### EXERCISE BRIEF
Search the data below for the string "medidas". Extract every line that contains it.
* * * * *
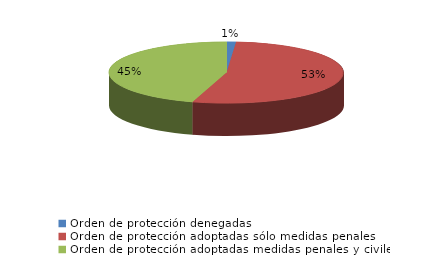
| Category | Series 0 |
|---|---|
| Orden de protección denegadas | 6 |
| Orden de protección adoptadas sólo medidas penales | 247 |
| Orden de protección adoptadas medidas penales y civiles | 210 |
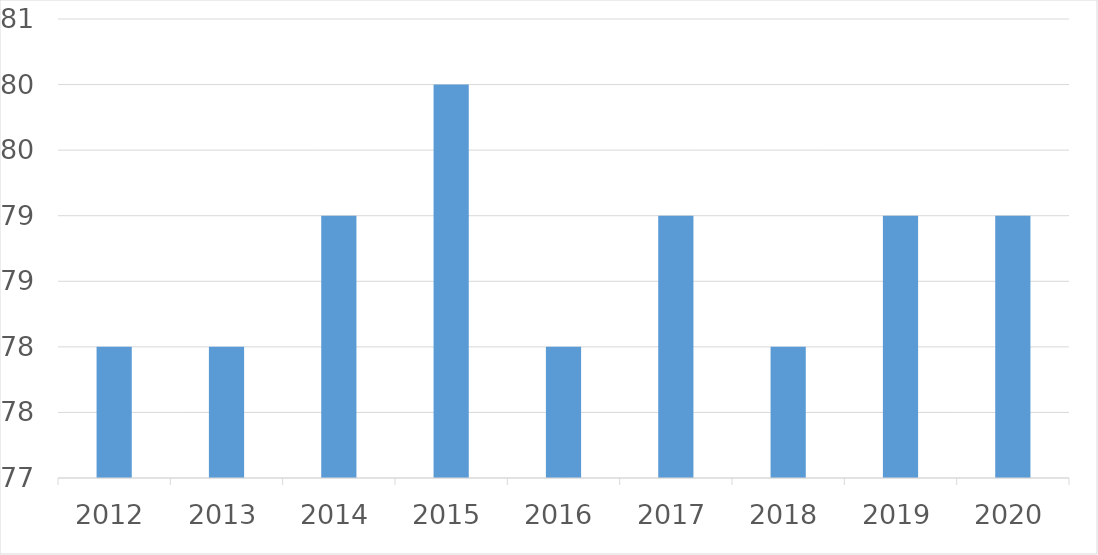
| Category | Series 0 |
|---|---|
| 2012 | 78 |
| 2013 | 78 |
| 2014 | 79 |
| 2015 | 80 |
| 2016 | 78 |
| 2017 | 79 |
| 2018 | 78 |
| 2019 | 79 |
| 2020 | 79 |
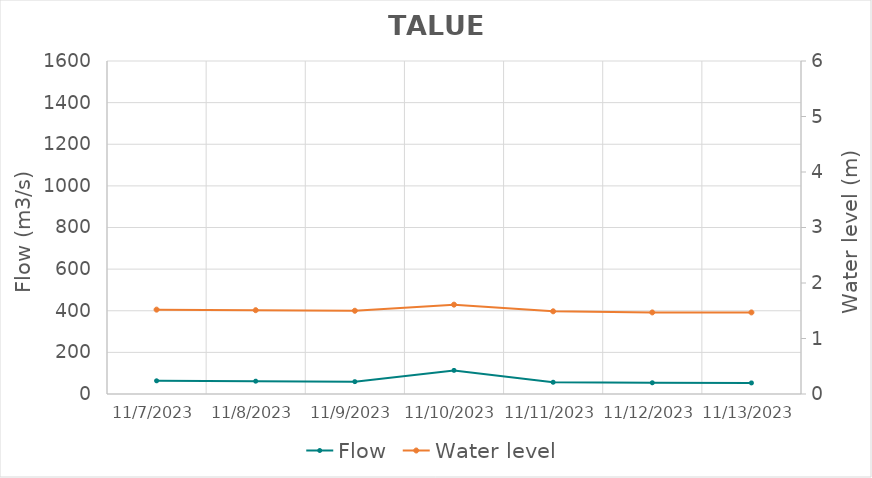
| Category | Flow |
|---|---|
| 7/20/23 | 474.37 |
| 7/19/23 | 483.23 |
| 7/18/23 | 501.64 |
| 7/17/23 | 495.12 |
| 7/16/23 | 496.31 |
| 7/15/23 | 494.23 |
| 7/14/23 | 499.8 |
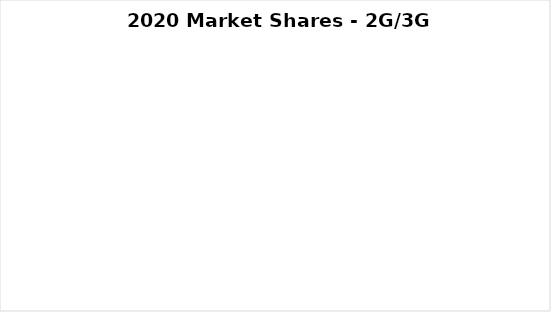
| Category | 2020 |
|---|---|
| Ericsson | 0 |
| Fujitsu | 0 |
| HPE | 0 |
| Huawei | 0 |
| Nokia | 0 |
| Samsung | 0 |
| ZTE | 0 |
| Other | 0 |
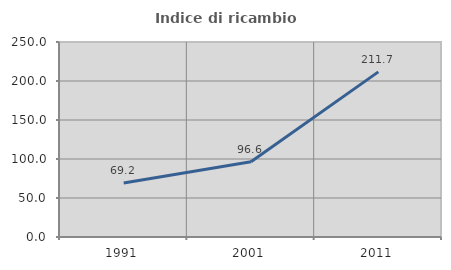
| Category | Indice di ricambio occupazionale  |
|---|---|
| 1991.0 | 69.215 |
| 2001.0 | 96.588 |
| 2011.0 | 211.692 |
* * * * *
### PROBLEM SOLUTION
| Orden de protección adoptadas sólo medidas penales | 247 |
| Orden de protección adoptadas medidas penales y civiles | 210 |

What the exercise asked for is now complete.